Whenever I watch Criminal Minds (Disney+) and then try to write about it I end up thinking far too much about the A-Team. So let me clear my mind and try to write about Criminal Minds one more time.

Hannibal is the leader of the A-Team. He is a cigar-chomping, safari-suit-wearing silver fox who dresses up in fancy disguises and loves it “when a plan comes together”. Murdock is a wacky baseball-hatted military pilot with post-traumatic stress disorder whose friends keep breaking him out of mental institutions and have nicknamed him Howling Mad Murdock. BA Baracus is a grump with a mohawk and the type of dungarees a toddler wears. He is so deathly frightened of planes that he must be rendered unconscious with a blow to the head before flying. (There’s a definite issue with mental-health policies in the A-Team workplace; Hannibal should probably be sent to do a course.) And, finally, Face, a man whose whole personality is that he is handsome. Look at my byline picture and say to my face that this has never happened.

I’d better get back to Criminal Minds…

The A-Team have their problems: 1. They are being pursued by the US government for a crime they did not commit; 2. They live in a van; 3. Though they have loads of guns they have terrible aim, and I don’t think they’ve murdered even one measly baddie; 4. After several seasons of indiscriminate gunplay it seems increasingly possible that maybe they did commit the crime mentioned in item 1.

I can totally see why people would hire the A-Team if they were looking for mercenaries. They’re magnetic. I can picture some depraved warlord searching the dark web, landing on the A-Team’s GeoCities page and thinking, “They’ve got a cool van. They look like fun! Yes, my previous thugs had a brute cruelty that was very effective, but I like how these guys make me feel. Yes, I shall seize the capital with Hannibal and his merry band!”
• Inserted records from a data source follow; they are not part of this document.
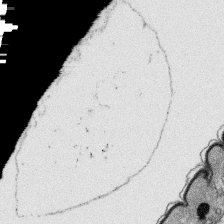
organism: Platynereis dumerilii
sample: Parapodia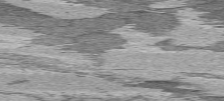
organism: C57BL Mouse
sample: Heart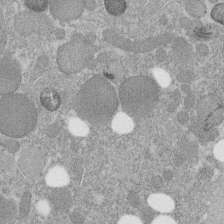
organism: C. elegans
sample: C. elegans embryo early stage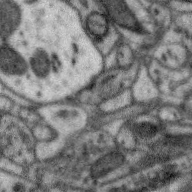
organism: Zebra finch
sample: Brain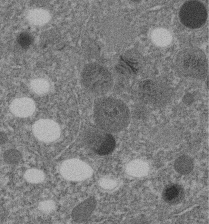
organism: C. elegans
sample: C. elegans embryo early stage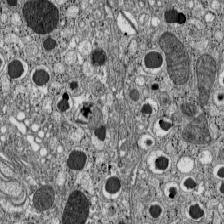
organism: C57BL Mouse
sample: Pancreatic islet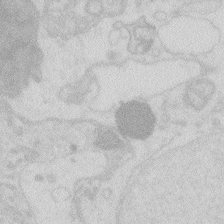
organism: Zebrafish
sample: Macrophage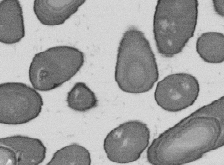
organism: B. subtilis
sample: Bacterial spore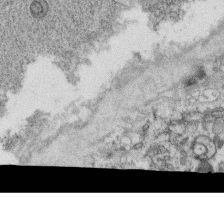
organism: C. elegans
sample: C. elegans oocyte; sperm cells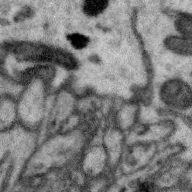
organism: Zebra finch
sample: Brain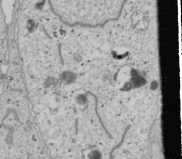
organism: Human
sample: Mitochondria in U2OS cells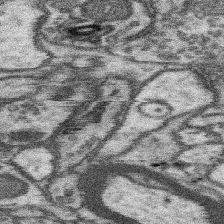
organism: Mouse
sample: Somatosensory cortex neuropil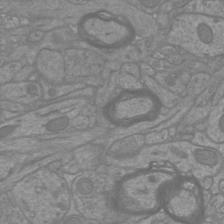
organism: Mouse
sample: Cortical neurons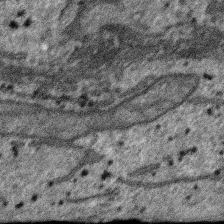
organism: Human
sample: Lung epithelial cells infected with SARS-CoV-2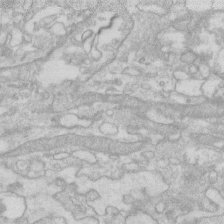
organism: Human
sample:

Sadly, the A-Team prefer to work pro bono for helpless villagers, which doesn’t pay as well as guarding an oil pipeline for a despot. I’m pretty sure, now I think of it, that the “plan” of which Hannibal spoke earlier isn’t so much a “business plan” as a napkin drawing of four stickmen with guns that reads: “Me shoot baddies with pals!” That said, they may be profitable. I haven’t seen the A-Team’s accounts. No member of the A-Team looks like the kind of person who can do accounts.

Everyone in Criminal Minds feels like the sort of person who can do accounts. I think that might be why, though their serial-killer hunting shtick is compelling, I default to the A-Team when I try to think about them. In their casual chinos, sports jackets and pantsuits, the Criminal Minds gang have “good Leaving Cert” written all over them. (The A-Team have “went back to college as mature students for a bit” written all over them.) The Criminal Minds folks are no craic. For the most part they look and sound as if they work for Accenture.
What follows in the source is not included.